Двадцать лет в разведке | страница 8
Мне вспоминалось выражение моего друга посла в Париже Валериана Савельевича Довгалевского. «Дипломат отличается от свидетеля в суде, – говорил он, – только одним: он должен говорить правду и ничего, кроме правды, но он никогда не должен говорить всей правды». Правда! Я не мог сказать даже самой малой ее части.
Моя служба за границей в силу моего резкого несогласия с политикой Кремля стала невозможной. Мне надо было уходить. Я написал в Москву письмо с просьбой отозвать меня и приготовился к встрече с судьбой.
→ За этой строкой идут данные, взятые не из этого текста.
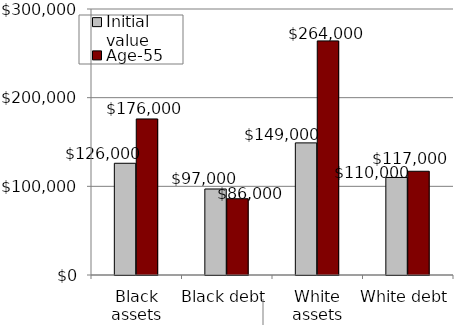
| Category | Initial value | Age-55 value |
|---|---|---|
| Black assets | 126000 | 176000 |
| Black debt | 97000 | 86000 |
| White assets | 149000 | 264000 |
| White debt | 110000 | 117000 |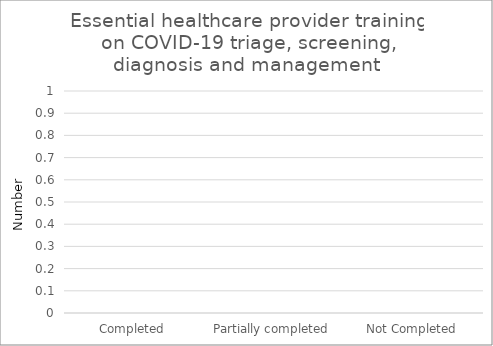
| Category | Essential healthcare provider training on COVID-19 triage, screening, diagnosis and management  |
|---|---|
| Completed | 0 |
| Partially completed | 0 |
| Not Completed | 0 |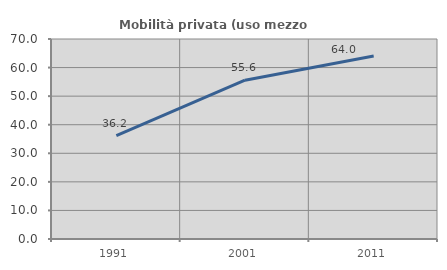
| Category | Mobilità privata (uso mezzo privato) |
|---|---|
| 1991.0 | 36.222 |
| 2001.0 | 55.569 |
| 2011.0 | 64.017 |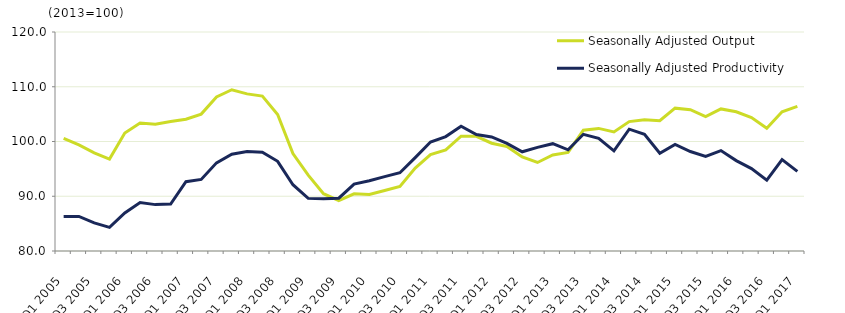
| Category | Seasonally Adjusted Output | Seasonally Adjusted Productivity |
|---|---|---|
| Q1 2005 | 100.583 | 86.303 |
| Q2 2005 | 99.378 | 86.319 |
| Q3 2005 | 97.933 | 85.136 |
| Q4 2005 | 96.788 | 84.316 |
| Q1 2006 | 101.562 | 86.936 |
| Q2 2006 | 103.377 | 88.837 |
| Q3 2006 | 103.147 | 88.472 |
| Q4 2006 | 103.665 | 88.572 |
| Q1 2007 | 104.07 | 92.663 |
| Q2 2007 | 105.003 | 93.076 |
| Q3 2007 | 108.131 | 96.106 |
| Q4 2007 | 109.452 | 97.673 |
| Q1 2008 | 108.699 | 98.162 |
| Q2 2008 | 108.296 | 98.041 |
| Q3 2008 | 104.934 | 96.379 |
| Q4 2008 | 97.798 | 92.11 |
| Q1 2009 | 93.867 | 89.609 |
| Q2 2009 | 90.472 | 89.526 |
| Q3 2009 | 89.208 | 89.648 |
| Q4 2009 | 90.454 | 92.228 |
| Q1 2010 | 90.314 | 92.845 |
| Q2 2010 | 91.042 | 93.585 |
| Q3 2010 | 91.777 | 94.289 |
| Q4 2010 | 95.145 | 97.054 |
| Q1 2011 | 97.618 | 99.915 |
| Q2 2011 | 98.465 | 100.894 |
| Q3 2011 | 100.965 | 102.779 |
| Q4 2011 | 100.95 | 101.261 |
| Q1 2012 | 99.683 | 100.836 |
| Q2 2012 | 99.088 | 99.661 |
| Q3 2012 | 97.193 | 98.12 |
| Q4 2012 | 96.166 | 98.927 |
| Q1 2013 | 97.53 | 99.602 |
| Q2 2013 | 98.011 | 98.478 |
| Q3 2013 | 102.067 | 101.315 |
| Q4 2013 | 102.392 | 100.57 |
| Q1 2014 | 101.755 | 98.303 |
| Q2 2014 | 103.638 | 102.248 |
| Q3 2014 | 103.98 | 101.298 |
| Q4 2014 | 103.806 | 97.861 |
| Q1 2015 | 106.093 | 99.479 |
| Q2 2015 | 105.812 | 98.17 |
| Q3 2015 | 104.547 | 97.295 |
| Q4 2015 | 105.947 | 98.336 |
| Q1 2016 | 105.433 | 96.514 |
| Q2 2016 | 104.383 | 95.048 |
| Q3 2016 | 102.422 | 92.931 |
| Q4 2016 | 105.435 | 96.709 |
| Q1 2017 | 106.421 | 94.545 |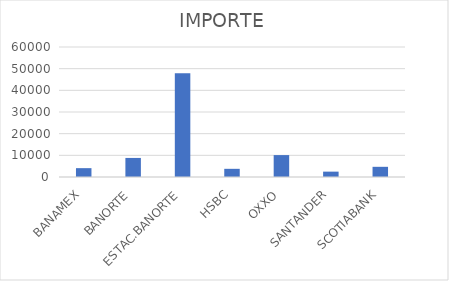
| Category | IMPORTE |
|---|---|
| BANAMEX | 4084.85 |
| BANORTE | 8797.51 |
| ESTAC.BANORTE | 47839.5 |
| HSBC | 3773.77 |
| OXXO | 10113.61 |
| SANTANDER | 2475.17 |
| SCOTIABANK | 4700.11 |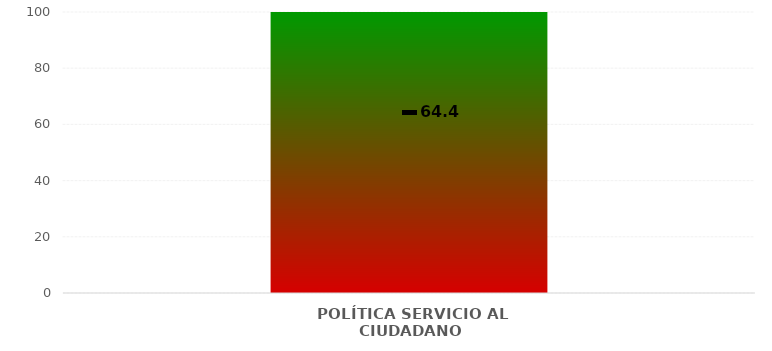
| Category | Niveles |
|---|---|
| POLÍTICA SERVICIO AL CIUDADANO | 100 |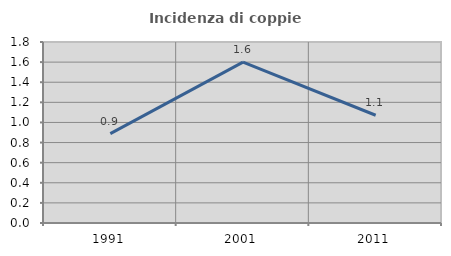
| Category | Incidenza di coppie miste |
|---|---|
| 1991.0 | 0.889 |
| 2001.0 | 1.6 |
| 2011.0 | 1.071 |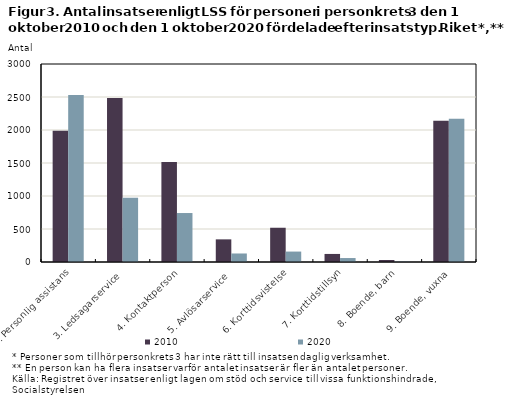
| Category | 2010 | 2020 |
|---|---|---|
| 2. Personlig assistans | 1989 | 2532 |
| 3. Ledsagarservice | 2484 | 974 |
| 4. Kontaktperson | 1515 | 742 |
| 5. Avlösarservice | 343 | 129 |
| 6. Korttidsvistelse | 519 | 158 |
| 7. Korttidstillsyn | 122 | 60 |
| 8. Boende, barn | 30 | 7 |
| 9. Boende, vuxna | 2141 | 2169 |

Даже по московским стандартам против меня не было никаких улик, но неприятностей, конечно, не избежать. Заключение или просто ссылка в какой-нибудь отдаленный регион России мне были обеспечены. Как говорится, не я первый.
Но возникла другая проблема. Могу ли я взять с собой любимую женщину, которая должна стать моей женой?
В Москве свирепствует кампания подозрительности и ненависти в отношении всех иностранцев. С беспощадной тщательностью уничтожалась иностранная колония, эти честные и бескорыстные энтузиасты, которые приехали в Россию, чтобы поставить свои знания на службу социалистическому правительству. Сотни людей были брошены в тюрьмы, казнены или сосланы в Сибирь. Если на меня падет подозрение, то я ничем не смогу помочь ей. Имею ли я право пожертвовать столь дорогим мне человеком, увлечь ее вместе с собой на путь лишений и страданий только потому, что она любила меня и верила мне?
В тот момент она была в Париже на конгрессе архитекторов, и я написал ей о своем предстоящем отъезде в СССР, попросив ее на время отложить мысль о возможности нашего совместного отъезда. Я просил ее не тревожиться, если я какое-то время не буду писать ей. Несмотря на мое молчание, она не должна терять веру в меня. Могут пройти годы, прежде чем мы снова будем вместе.
Я написал письмо и своим сыновьям, которые после смерти моей первой жены жили с моей матерью. Скоро они увидят своего отца. Я писал, что везу им обещанные в подарок велосипеды, а также портфели и альбомы с марками – невероятное сокровище.
Проходили дни, но ответа от М. М. Литвинова не было, и я начал нервничать. Были, однако, и признаки того, что Москва не забывала обо мне. Однажды утром в июле я приехал в миссию раньше обычного и застал одного служащего роящимся в моем столе. Он оказался столь же смущенным, сколько и я.
– Я ищу тут вчерашнюю телеграмму… о визах, – промямлил он.
– Буду вам очень признателен, если вы поищете ее где-нибудь в другом месте, – ответил я.